Bifurcation curves of a diffusive logistic equation with harvesting orthogonal to the first eigenfunction

TL;DR

This paper analyzes the global bifurcation structure of a diffusive logistic equation with harvesting orthogonal to the first eigenfunction, revealing new behaviors as the growth rate crosses eigenvalues.

Contribution

It provides new insights into the bifurcation curves' behavior, including their transformation at the first eigenvalue and the structure of solution sets.

Findings

Bifurcation curves transform at the first eigenvalue.

Solutions are compact above the first eigenvalue.

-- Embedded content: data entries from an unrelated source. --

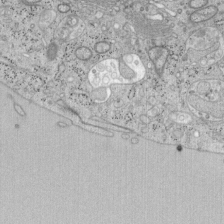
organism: Mouse
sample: OT-I killer T cells with ID8 ovarian cancer cells
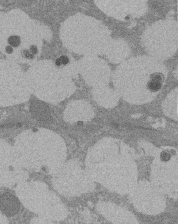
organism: Rat
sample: Salivary granule
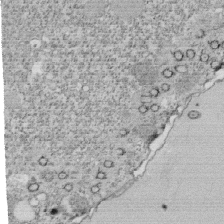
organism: Tetrahymena
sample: Cilia in tetrahymena
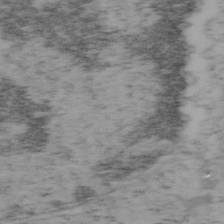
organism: Mouse
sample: OT-I killer T cells with ID8 ovarian cancer cells
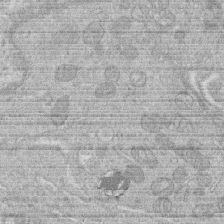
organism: Human
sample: Macrophage cells
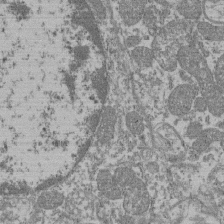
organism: Mouse
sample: Glomerulus
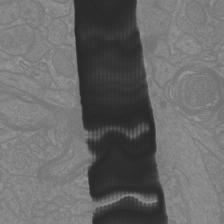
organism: Mouse
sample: Cortical neurons
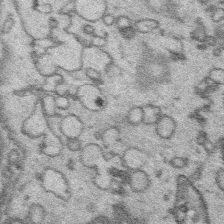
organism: Platynereis dumerilii
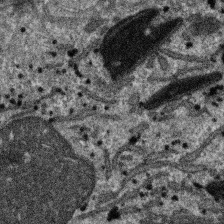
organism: Human
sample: Lung epithelial cells infected with SARS-CoV-2
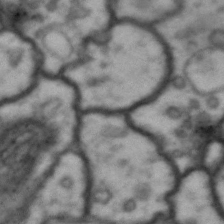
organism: Drosophila
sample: Brain
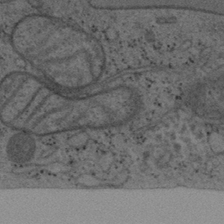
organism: Human
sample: HeLa cells
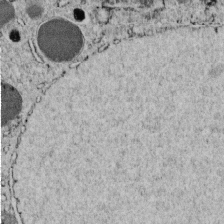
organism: C. elegans
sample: C. elegans embryo early stage
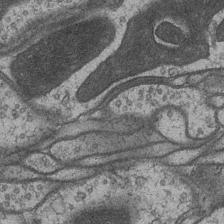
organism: Drosophila
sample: Optic medulla
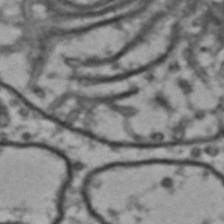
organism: Drosophila
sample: Brain
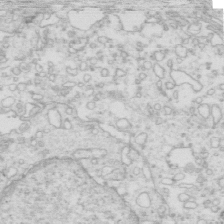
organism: Mouse
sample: Multiciliated cells
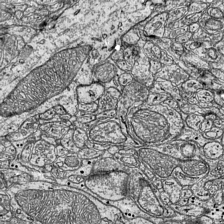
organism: Mouse
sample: Visual Cortex
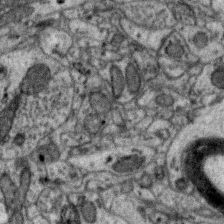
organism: Zebra finch
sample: Brain
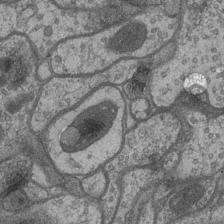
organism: Drosophila
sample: Optic medulla
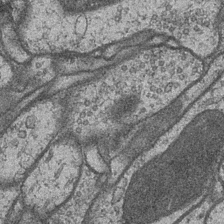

Two families of degenerate solutions with Morse index zero exist.

Abstract

We study the global bifurcation curves of a diffusive logistic equation, when harvesting is orthogonal to the first eigenfunction of the Laplacian, for values of the linear growth up to $\lambda_2+\delta$, examining in detail their behavior as the linear growth rate crosses the first two eigenvalues. We observe some new behavior with regard to earlier works concerning this equation. Namely, the bifurcation curves suffer a transformation at $\lambda_1$, they are compact above $\lambda_1$, there are precisely two families of degenerate solutions with Morse index equal to zero, and the whole set of solutions below $\lambda_2$ is not a two dimensional manifold.